Records from a data source
'''
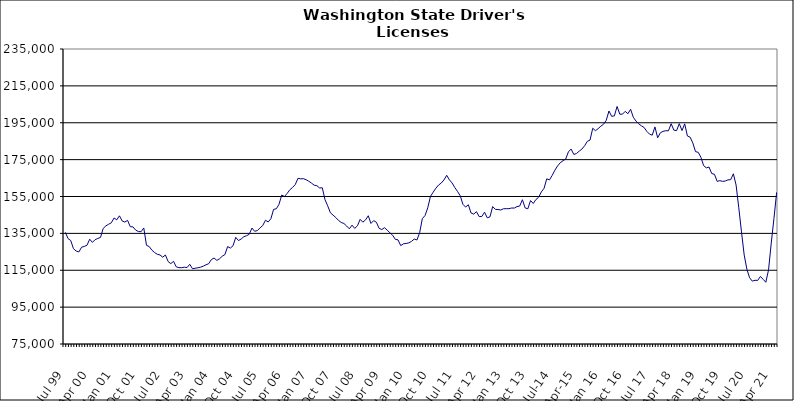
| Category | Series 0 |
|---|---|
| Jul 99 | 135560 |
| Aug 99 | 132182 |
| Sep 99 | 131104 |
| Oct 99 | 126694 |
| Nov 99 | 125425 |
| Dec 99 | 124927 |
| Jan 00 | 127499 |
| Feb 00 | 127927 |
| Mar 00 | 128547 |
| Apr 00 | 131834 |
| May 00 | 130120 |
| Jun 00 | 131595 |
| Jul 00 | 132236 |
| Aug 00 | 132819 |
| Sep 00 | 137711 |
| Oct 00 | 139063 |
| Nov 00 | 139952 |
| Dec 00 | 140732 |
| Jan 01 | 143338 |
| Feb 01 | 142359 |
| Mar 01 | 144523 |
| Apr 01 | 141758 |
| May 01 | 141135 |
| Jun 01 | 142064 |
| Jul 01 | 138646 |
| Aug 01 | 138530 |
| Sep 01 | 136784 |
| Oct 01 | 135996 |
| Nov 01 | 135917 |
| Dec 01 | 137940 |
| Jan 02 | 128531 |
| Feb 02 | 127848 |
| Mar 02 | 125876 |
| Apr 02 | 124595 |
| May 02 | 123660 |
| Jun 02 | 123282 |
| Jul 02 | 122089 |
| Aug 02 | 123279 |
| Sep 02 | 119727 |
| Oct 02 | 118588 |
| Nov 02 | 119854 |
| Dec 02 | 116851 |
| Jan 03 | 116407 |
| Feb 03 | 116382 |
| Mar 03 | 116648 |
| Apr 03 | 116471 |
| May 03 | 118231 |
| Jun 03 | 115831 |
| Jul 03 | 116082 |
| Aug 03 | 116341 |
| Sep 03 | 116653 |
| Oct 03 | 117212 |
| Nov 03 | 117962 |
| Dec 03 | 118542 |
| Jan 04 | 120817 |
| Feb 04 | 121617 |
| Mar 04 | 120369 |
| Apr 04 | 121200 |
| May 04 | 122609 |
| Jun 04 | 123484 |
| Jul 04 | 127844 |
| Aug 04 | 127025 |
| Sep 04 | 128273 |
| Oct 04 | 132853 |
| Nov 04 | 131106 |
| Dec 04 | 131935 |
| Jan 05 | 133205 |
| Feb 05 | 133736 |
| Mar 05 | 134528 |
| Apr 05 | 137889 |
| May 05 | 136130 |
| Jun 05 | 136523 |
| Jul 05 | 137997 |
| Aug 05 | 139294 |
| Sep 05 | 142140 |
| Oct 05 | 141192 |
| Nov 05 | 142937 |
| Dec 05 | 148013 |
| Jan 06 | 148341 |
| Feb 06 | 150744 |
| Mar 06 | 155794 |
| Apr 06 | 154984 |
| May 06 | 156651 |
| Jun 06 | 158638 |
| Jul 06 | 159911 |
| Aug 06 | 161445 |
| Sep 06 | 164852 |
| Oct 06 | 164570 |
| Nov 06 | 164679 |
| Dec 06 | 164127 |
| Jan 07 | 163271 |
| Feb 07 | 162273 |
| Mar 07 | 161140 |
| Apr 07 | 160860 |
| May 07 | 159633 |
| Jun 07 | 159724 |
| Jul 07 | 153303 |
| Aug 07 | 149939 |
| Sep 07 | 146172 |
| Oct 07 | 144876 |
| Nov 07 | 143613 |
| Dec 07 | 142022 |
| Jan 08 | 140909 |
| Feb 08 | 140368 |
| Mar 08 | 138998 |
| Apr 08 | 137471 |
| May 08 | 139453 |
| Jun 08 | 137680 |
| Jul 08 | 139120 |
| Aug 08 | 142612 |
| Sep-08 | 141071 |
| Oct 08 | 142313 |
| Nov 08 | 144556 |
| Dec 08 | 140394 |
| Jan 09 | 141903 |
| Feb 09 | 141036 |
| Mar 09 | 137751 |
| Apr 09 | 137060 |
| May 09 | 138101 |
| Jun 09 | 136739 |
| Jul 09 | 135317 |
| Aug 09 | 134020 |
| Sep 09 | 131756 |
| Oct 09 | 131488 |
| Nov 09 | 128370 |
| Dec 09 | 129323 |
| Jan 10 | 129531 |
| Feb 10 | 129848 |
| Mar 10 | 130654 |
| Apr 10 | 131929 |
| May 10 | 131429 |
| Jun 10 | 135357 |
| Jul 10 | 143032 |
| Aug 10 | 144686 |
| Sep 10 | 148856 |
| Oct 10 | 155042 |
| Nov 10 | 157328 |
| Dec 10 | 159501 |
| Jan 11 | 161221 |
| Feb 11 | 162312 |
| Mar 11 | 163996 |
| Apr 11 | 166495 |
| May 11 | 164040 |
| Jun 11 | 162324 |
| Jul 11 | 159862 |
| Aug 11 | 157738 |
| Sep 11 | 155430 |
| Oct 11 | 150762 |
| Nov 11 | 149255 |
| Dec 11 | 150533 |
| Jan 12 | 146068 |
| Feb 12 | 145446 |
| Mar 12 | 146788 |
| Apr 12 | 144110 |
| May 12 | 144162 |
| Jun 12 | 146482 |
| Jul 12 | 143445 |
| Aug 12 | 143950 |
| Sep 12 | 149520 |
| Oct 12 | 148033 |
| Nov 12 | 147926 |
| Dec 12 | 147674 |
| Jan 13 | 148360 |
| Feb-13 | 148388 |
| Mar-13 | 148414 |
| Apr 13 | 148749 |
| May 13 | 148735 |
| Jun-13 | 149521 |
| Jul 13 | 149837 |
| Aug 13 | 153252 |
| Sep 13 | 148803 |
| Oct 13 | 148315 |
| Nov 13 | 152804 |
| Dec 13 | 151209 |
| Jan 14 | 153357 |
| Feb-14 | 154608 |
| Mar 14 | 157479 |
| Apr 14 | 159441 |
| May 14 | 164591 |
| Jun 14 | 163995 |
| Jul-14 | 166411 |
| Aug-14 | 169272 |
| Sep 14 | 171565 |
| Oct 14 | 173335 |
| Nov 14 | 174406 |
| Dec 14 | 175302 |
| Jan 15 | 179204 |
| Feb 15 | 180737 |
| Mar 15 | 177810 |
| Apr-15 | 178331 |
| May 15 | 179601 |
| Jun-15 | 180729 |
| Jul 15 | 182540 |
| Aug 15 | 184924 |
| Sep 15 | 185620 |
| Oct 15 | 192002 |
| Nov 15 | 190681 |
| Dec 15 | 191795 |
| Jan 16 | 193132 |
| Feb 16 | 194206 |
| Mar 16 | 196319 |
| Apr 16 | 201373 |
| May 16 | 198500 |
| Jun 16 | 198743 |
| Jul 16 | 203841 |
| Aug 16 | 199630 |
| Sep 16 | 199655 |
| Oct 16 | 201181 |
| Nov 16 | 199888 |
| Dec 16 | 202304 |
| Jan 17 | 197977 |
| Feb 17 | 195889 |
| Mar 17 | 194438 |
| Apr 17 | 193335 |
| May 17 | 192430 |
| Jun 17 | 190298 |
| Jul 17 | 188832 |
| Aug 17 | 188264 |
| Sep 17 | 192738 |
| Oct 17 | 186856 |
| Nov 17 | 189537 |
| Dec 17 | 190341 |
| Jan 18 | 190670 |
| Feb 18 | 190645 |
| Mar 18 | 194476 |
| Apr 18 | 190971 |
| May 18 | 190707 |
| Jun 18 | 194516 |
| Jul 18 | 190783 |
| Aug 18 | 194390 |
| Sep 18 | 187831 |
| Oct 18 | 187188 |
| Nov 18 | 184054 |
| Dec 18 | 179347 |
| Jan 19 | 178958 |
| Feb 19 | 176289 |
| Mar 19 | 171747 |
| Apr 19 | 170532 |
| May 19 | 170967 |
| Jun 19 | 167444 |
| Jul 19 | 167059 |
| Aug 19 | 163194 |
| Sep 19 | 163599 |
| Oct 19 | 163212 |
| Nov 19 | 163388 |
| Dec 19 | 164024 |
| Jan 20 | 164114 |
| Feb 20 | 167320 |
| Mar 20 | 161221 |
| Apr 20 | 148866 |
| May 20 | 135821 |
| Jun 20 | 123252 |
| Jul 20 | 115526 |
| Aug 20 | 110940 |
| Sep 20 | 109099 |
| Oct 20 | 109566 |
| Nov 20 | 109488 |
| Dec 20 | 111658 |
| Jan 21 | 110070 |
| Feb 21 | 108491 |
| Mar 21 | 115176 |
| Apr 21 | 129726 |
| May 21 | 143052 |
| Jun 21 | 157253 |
'''
= Your objective =
The required output is the lines from the one holding "20 | 148866 |" through the last line of the entries above, copied exactly.

= Task solution =
| Apr 20 | 148866 |
| May 20 | 135821 |
| Jun 20 | 123252 |
| Jul 20 | 115526 |
| Aug 20 | 110940 |
| Sep 20 | 109099 |
| Oct 20 | 109566 |
| Nov 20 | 109488 |
| Dec 20 | 111658 |
| Jan 21 | 110070 |
| Feb 21 | 108491 |
| Mar 21 | 115176 |
| Apr 21 | 129726 |
| May 21 | 143052 |
| Jun 21 | 157253 |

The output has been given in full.